标题：Popularity Prediction in Microblogging Network
作者：Gao, Shuai; Ma, Jun; Chen, Zhumin
作者机构：[Gao, Shuai; Ma, Jun; Chen, Zhumin] Shandong Univ, Sch Comp Sci & Technol, Jinan 250100, Peoples R China.
会议名称：16th Asia-Pacific Web Conference (APWeb)
会议日期：SEP 05-07, 2014
来源：WEB TECHNOLOGIES AND APPLICATIONS, APWEB 2014
关键词：Popularity Prediction; Social Media; Classification; Information; diffusion
摘要：Popularity prediction in microblogging network aims to predict the future popularity of a tweet based on the observation in the early stages. Existing studies have investigated many features for prediction.
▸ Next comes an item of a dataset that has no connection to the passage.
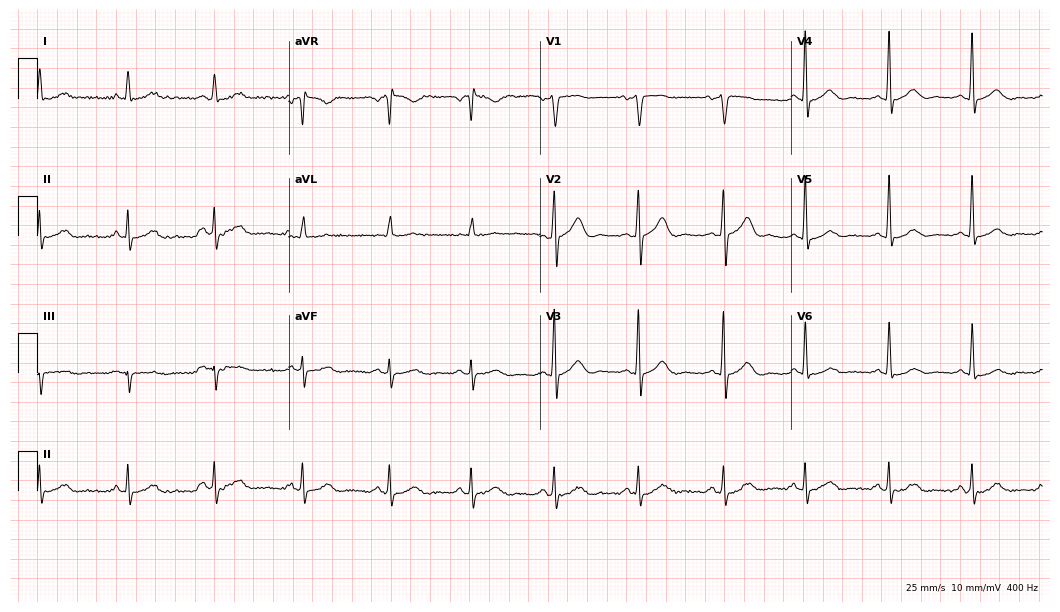
12-lead ECG from a 54-year-old male patient. No first-degree AV block, right bundle branch block, left bundle branch block, sinus bradycardia, atrial fibrillation or sinus tachycardia recorded for this tracing. Other findings, if any, are not listed.

However, features from the users who have potential to retweet a tweet have not been fully explored for this problem. Also, the impact of tweet's post time on its early-stage popularity has been neglected. To address these issues, we study two prediction tasks in this paper, i.e. predicting the popularity of a tweet based on the observation in 1 Hour after being posted (PP1H) or the observation of its first k retweets (PPkR), and investigate a wide spectrum of features to identify effective features for each prediction task. We extract structural features including retweet network features and border network features from the underlying user network, and temporal features from the observed retweets. To mitigate the impact of tweet's post time on its early-stage popularity, we introduce the notation of tweet time and use it to measure the temporal features. We treat both prediction tasks as classification problems and apply five standard classifiers (i.e. naive bayes, k-nearest-neighbor, support vector machine, logistic regression and bagging decision trees) for prediction. Experiments on Sina Weibo show that for PP1H task, bagging decision trees with all feature yield the best performance and border network features outperform other groups of features. For PPkR task, we find that satisfied prediction performance can be obtained based on only the temporal features of first 10 retweets. Furhter, by introducing tweet time, we can significantly improve the prediction performance of temporal features.